The regulation of gene expression at the level of transcription is a central problem in biochemistry. The key element in this process is RNA polymerase. Greater insight into this process can be obtained by investigating the structural, thermodynamic and kinetic parameters associated with the various stages of transcription; i.e. promoter site binding, initiation, promoter clearance, elongation and termination. Our major focus is on an investigation of the mechanisms of initiation and elongation/translocation as well as on an investigation of the molecular mechanism for the fidelity of transcription. We are using a combination of fluorescence spectroscopy, stopped-flow and quench-flow kinetics, enzymatic assays, protein chemistry and molecular biology in our studies on the molecular mechanism of transcription as catalyzed by E. coli RNA polymerase.

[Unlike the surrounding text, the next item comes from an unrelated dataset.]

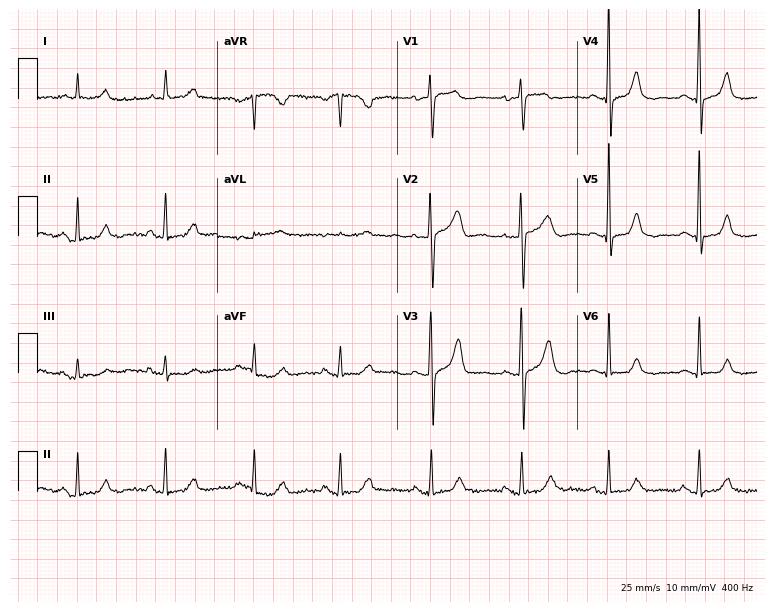
ECG (7.3-second recording at 400 Hz) — a 60-year-old woman. Screened for six findings — first-degree AV block, right bundle branch block (RBBB), left bundle branch block (LBBB), sinus bradycardia, atrial fibrillation (AF), sinus tachycardia — none is recorded. Other findings, if any, are not listed.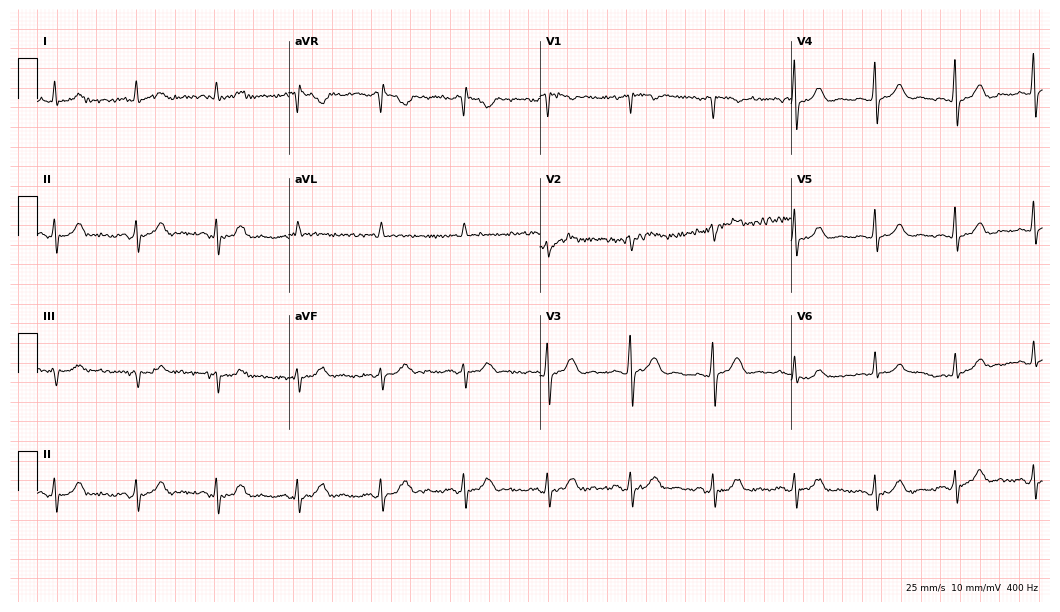
Electrocardiogram, a 61-year-old male patient. Overall reading on record: normal ECG.

Johnson, R.S., Strausbauch, M., Cooper, R. and Register, J.K. (2008). Rapid Kinetic Analysis of Transcription Elongation by Esherichia coli RNA Polymerase. J. Mol. Biol. 381, 1106-1113.
Johnson, R. S. and Chester, R. E. (2002). UTP Allosterically Regulates Transcription by Escherichia coli RNA Polymerase from the Bacteriophage T7 A1 Promoter. J. Mol. Biol. 318, 305-320 (pdf).
Johnson, R. S. and Chester, R. E. (1998). Stopped-flow kinetic analysis of the interaction of Escherichia coli RNA polymerase with the bacteriophage T7 A1 promoter. J. Mol. Biol. 283, 353-370.
Johnson, R. S. (1991). Nonspecific interaction of Escherichia coli pyrenyl RNA polymerase holoenzyme with synthetic polynucleotides as monitored by fluorescence spectroscopy. Biochemistry 30, 198-206.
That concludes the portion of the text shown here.